L'heure de l'Apeirogon
Ce bon vieux blog respire encore un peu. Et quand on tombe sur un livre extraordinaire pas question de garder ça pour moi. J'étais déjà un lecteur fidèle et zélé de l'Irlandais Colum McCann, que ce soient ses nouvelles (La rivière de l'exil, Treize façons de voir) ou ses romans (Les saisons de la nuit, Transatlantic). En fait seuls deux romans traduits en français m'ont échappé. Ceux qui me lisent depuis longtemps savent ma folie irlandaise. Ce n'était donc pas une surprise de lire un bon livre de McCann.
Le destin d'Israel et de la Palestine m'a toujours passionné. La littérature israélienne* est d'ailleurs absolument remarquable de clairvoyance à ce sujet. Je n'ai pas eu l'occasion de lire un auteur palestinien. Colum McCann vient d'un pays qui s'y connait en dissensions internes, quel bel euphémisme. On dirait que cela lui a donné une extraordinaire acuité pour nous infiltrer à ce point dans les méandres de l'immémorial conflit.
Un apeirogon est une figure géométrique au nombre infini de côtés. C'est déjà vertigineux. Tout aussi vertigineuse est la dextérité de McCann quant au destin des deux peuples. Et des deux familles, celle de Rami, israélien, fils d'un rescapé de la Shoah, ancien soldat de la guerre du Kippour, et celle de Bassam, palestinien, qui a surtout connu geôle et spoliation. Tous deux vont se rencontrer, se connaître et devenir des militants de la paix, mais c'est plus que ça. Tous deux ont perdu une fille. Tout les sépare.
L'auteur ne se contente pas de dire les sentiments et les actes des protagonistes, de leurs épouses respectives. Il ne se satisfait pas non plus de d'exprimer leur courage, leur noblesse et leurs faiblesses face à l'indicible in-fini de la situation. Long aller-retour sur la genèse du conflit, les enfances et les jeunesses perdues de Rami et Bassam, leur évolution, leur volonté. Découpé en 1000 chapitres, de 1 à 500, puis de 500 à 1, certains ne font qu'une ligne, Apeirogon passionne intégralement (chose rare en littérature) et nous rend un peu plus compétents sur le sujet. Et l'émotion est là, qui sourd à chaque expression, comme l'eau d'un puits du Neguev pourtant avare, comme un thé partagé, comme le rire de Smadar, 13 ans ou d'Abir, 10 ans, fracassées par l'Histoire, enfants sacrifiées.
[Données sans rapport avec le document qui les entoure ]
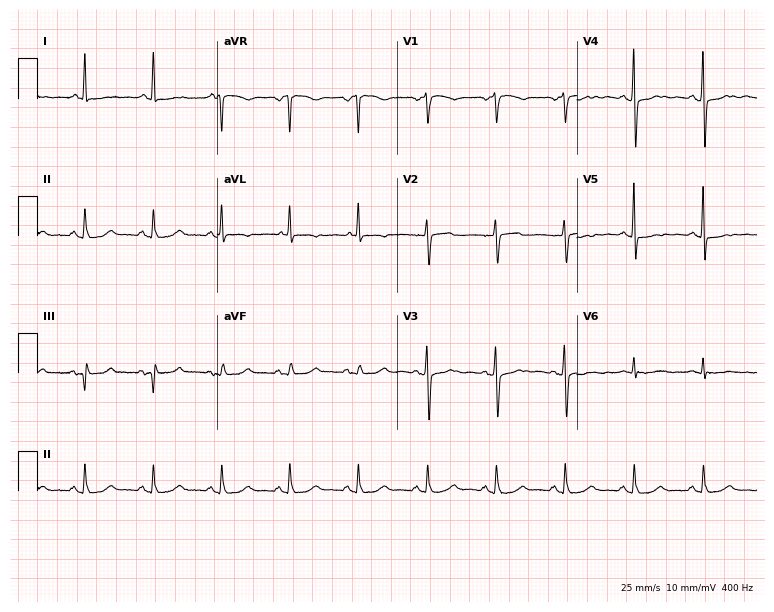
ECG (7.3-second recording at 400 Hz) — a 73-year-old female. Screened for six findings — first-degree AV block, right bundle branch block (RBBB), left bundle branch block (LBBB), sinus bradycardia, atrial fibrillation (AF), sinus tachycardia — none is recorded. Findings outside these six are not listed.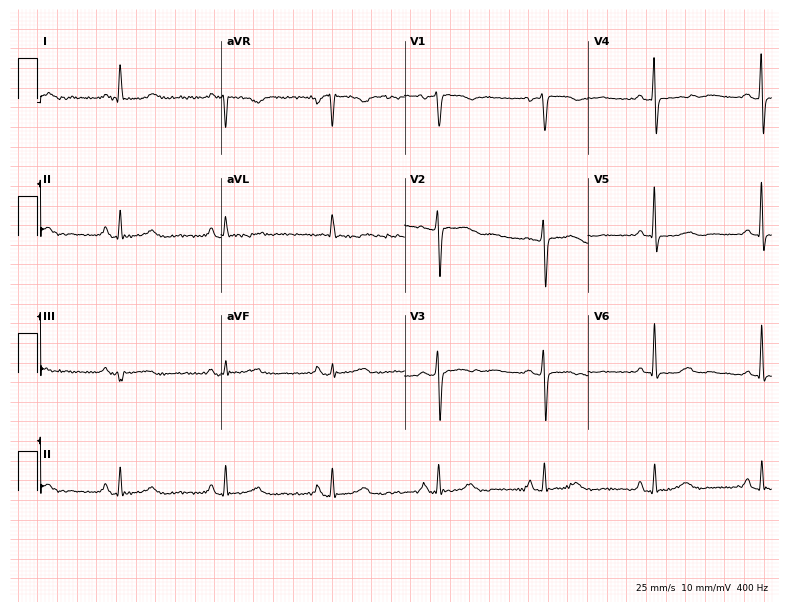
ECG (7.5-second recording at 400 Hz) — a 71-year-old woman. Labelled as a normal ECG.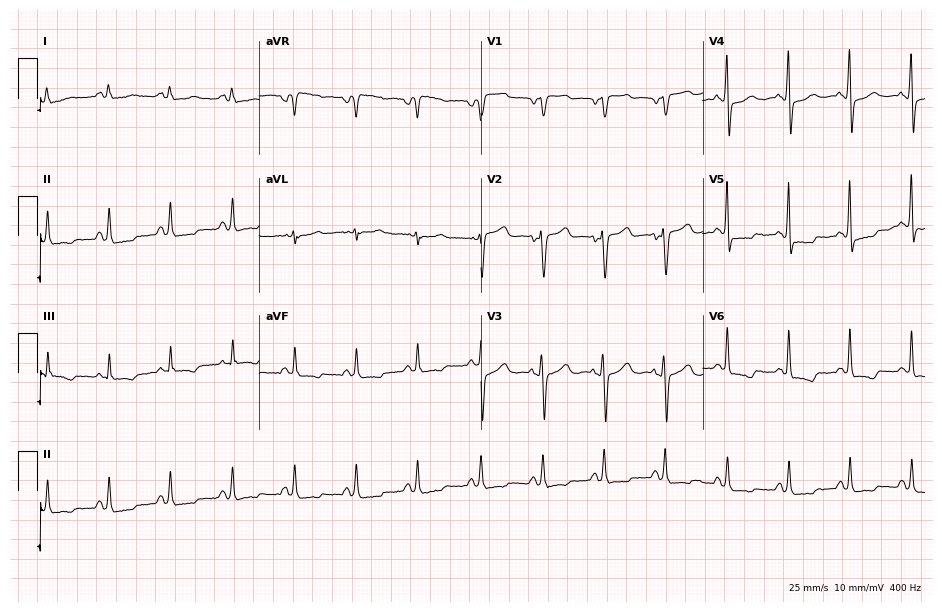
Resting 12-lead electrocardiogram (9-second recording at 400 Hz). Patient: a female, 59 years old. None of these six findings is recorded: first-degree AV block, right bundle branch block (RBBB), left bundle branch block (LBBB), sinus bradycardia, atrial fibrillation (AF), sinus tachycardia. Other findings, if any, are not listed.

On trouve tout dans ce livre, la vie quotidienne à Jérusalem ou à Jericho, de somptueuses références aux mathématique, à la poésie, à la médecine, à l'ornithologie. Tout cela est irracontable et magnifique, comme la relation entre Rami et Bassam, jumeaux de douleur, membres du Cercle des Parents, ils sontaussi l'Esoir...Mais Apeirogon, si l'on est autorisé à en parler et à le conseiller, il faut le lire, impérativement. Je pratique peu les extraits mais en voici quelques-uns. Rami, Bassam, vous ne les oublierez pas.
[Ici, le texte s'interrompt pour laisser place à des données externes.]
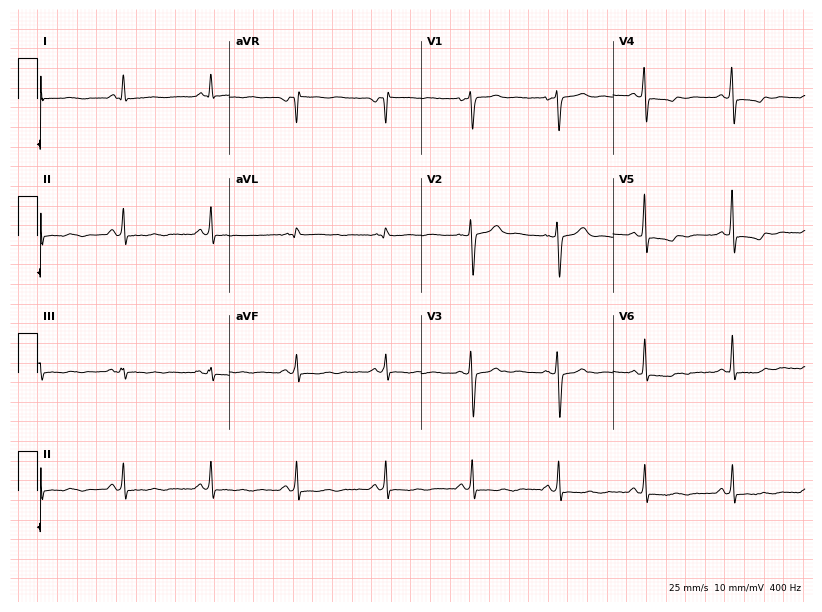
ECG — a female patient, 59 years old. Screened for six findings — first-degree AV block, right bundle branch block, left bundle branch block, sinus bradycardia, atrial fibrillation, sinus tachycardia — none is recorded.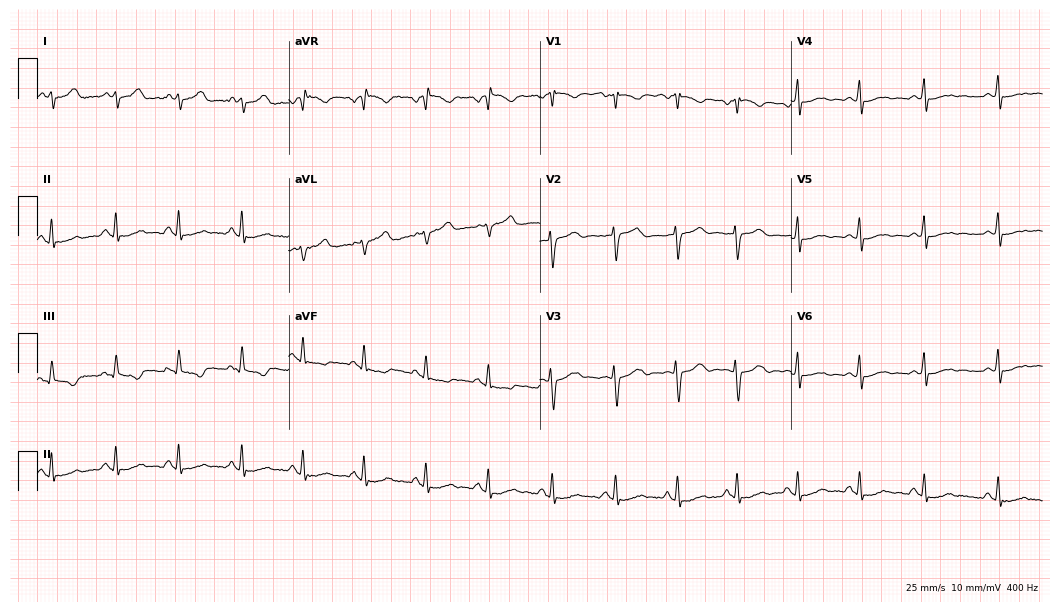
Standard 12-lead ECG recorded from a female patient, 27 years old (10.2-second recording at 400 Hz). Read as a normal ECG.

Les morts se produisent à dix ans d'intervalle: Smadar en 1997, Abir en 2007. Lors d'une conférence à Stockholm, Bassam se leva pour dire qu'il avait l'impression que la balle en caoutchouc avait voyagé pendant toute une décennie.
La plupart des 750 000 Palestinens ne transportaient rien de trop lourd, persuadés qu'ils étaient de regagner leurs pénates quelques jours lus tard: d'après la légende certains avaient laissé la soupe bouillir sur les fourneaux.
Rami est allé en Allemagne avec moi il y a quelques années de ça, mais c'est une longue histoire, j'ai dû le convaincre d'y aller, il haïssait les Allemands. Il n'avait jamais cru pouvoir y aller. Mais il y est allé. Et il a vu un pays différent de celui qu'il imaginait.
Pris dans sa totalité, un apeirogon approche de la forme d'un cercle, mais un petit fragment, une fois grossi, ressemble à une ligne droite. On peut finalement atteindre n'importe quel point à l'intérieur du tout. Tout est atteignable. Tout est possible, meme l'apparemment impossible.
Ma plus belle lecture depuis un nombre indéfinissable de jours et de mois. Vertigineusement vôtre. Une envergure exceptionnelle.
* Lu récemment, peut-être y reviendrai-je, l'excellent Réveiller les lions d'Ayelet Gundar-Goshen.